Download or read book The New Media Nation written by Valerie Alia† and published by Berghahn Books. This book was released on 2010-01-01 with total page 300 pages. Available in PDF, EPUB and Kindle. Book excerpt: Around the planet, Indigenous people are using old and new technologies to amplify their voices and broadcast information to a global audience. This is the first portrait of a powerful international movement that looks both inward and outward, helping to preserve ancient languages and cultures while communicating across cultural, political, and geographical boundaries.
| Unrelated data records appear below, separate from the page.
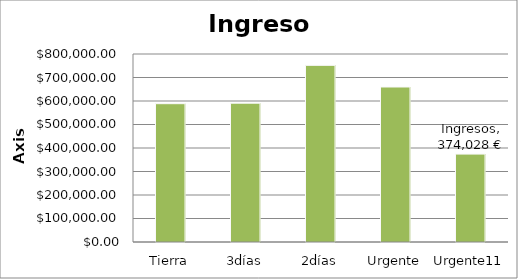
| Category | Ingresos |
|---|---|
| Tierra | 588528 |
| 3días | 590634 |
| 2días | 751622 |
| Urgente | 659558 |
| Urgente11 | 374028 |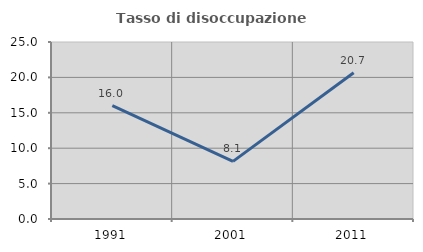
| Category | Tasso di disoccupazione giovanile  |
|---|---|
| 1991.0 | 16.003 |
| 2001.0 | 8.142 |
| 2011.0 | 20.667 |

Based on more than twenty years of research, observation, and work experience in Indigenous journalism, film, music, and visual art, this volume includes specialized studies of Inuit in the circumpolar north, and First Nations peoples in the Yukon and southern Canada and the United States.

Book Canadian National Cinema

Download or read book Canadian National Cinema written by Christopher E. Gittings and published by Psychology Press. This book was released on 2002 with total page 354 pages. Available in PDF, EPUB and Kindle. Book excerpt: This books traces the inscription of nation across Canada's film history, from early films of colonisation and white settlement to contemporary Canada's diverse multicultural output.